I'm on my annual visit to Hoi An and this year the timing is right before the Tet (New Year) holiday, which is a major deal in Vietnam and unlike any holiday in the U.S. The celebration lasts a week, with planning, shopping and preparation taking twice that long. It's a party that includes visiting friends and relatives and lots of eating and drinking. For many, it's also a week-long work holiday.
CEF helps our sponsored children and their families join in the celebration by distributing food parcels, which include a big sack of rice, cooking oil, crystalized ginger, watermelon seeds, peanuts and other goodies so that they can eat well and enjoy this special time of year.
On 22 January, a gray and drizzly day, Linda and I and the four staff drove 3 hours to Hue to visit two teens in the CEF program to distribute Tet parcels and check on their school grades. (The staff then spent the afternoon in an anti-trafficking training session learning to teach effective methods to young girls so they can avoid predators.) One of the girls is doing very well in high school and has a good chance to have a much better life for herself in the future. The staff questioned her about her goals for the future, helping her refine her plans and match her talents with her eventual studies at university.
The other girl, 'M', is a different story. While all of the children helped by CEF are very poor, M's family's poverty really is abject. She lives with her father, who is mentally ill and rarely able to work, and her 56-year-old mother, a tiny woman who works at several low-paying jobs, including back-breaking farming work. She's healthy but looks almost worn out. They live in a small, unfinished brick and cement house that lacks windows and doors, with a tin roof containing numerous holes that leaks badly during heavy rains.

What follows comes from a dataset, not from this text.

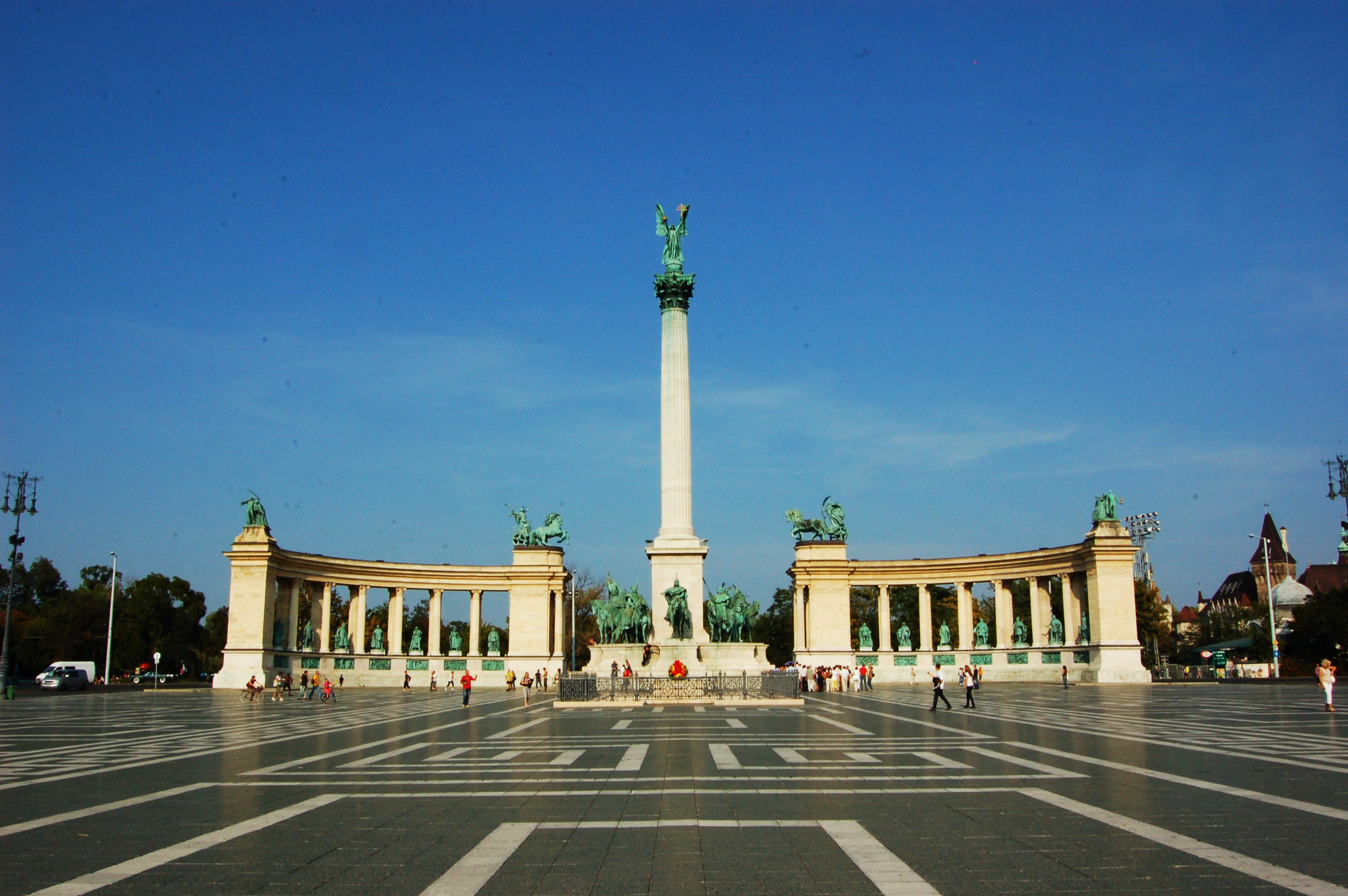 Heroes Square, Budapest.

M, who is quiet with a shy, beautiful smile, was training as a nun in a pagoda before returning to her family last year. She so far hasn't been able to earn good grades in school and her ability to escape the desperate poverty, arduous physical labour and hopelessness of her mother's life remains in doubt. Sitting on plastic stools in their house on a dark grey day, listening to the staff inquire about her life, tugs at the heart. On the ride back, we discussed the best way to support M to have a life with a better future. No definite solutions at this time, but one idea that may work is to get her into a restaurant / hospitality training program with an NGO in Hoi An. In the meantime, we know that M and her family at least will have a better Tet celebration due to the generosity of our CEF donors.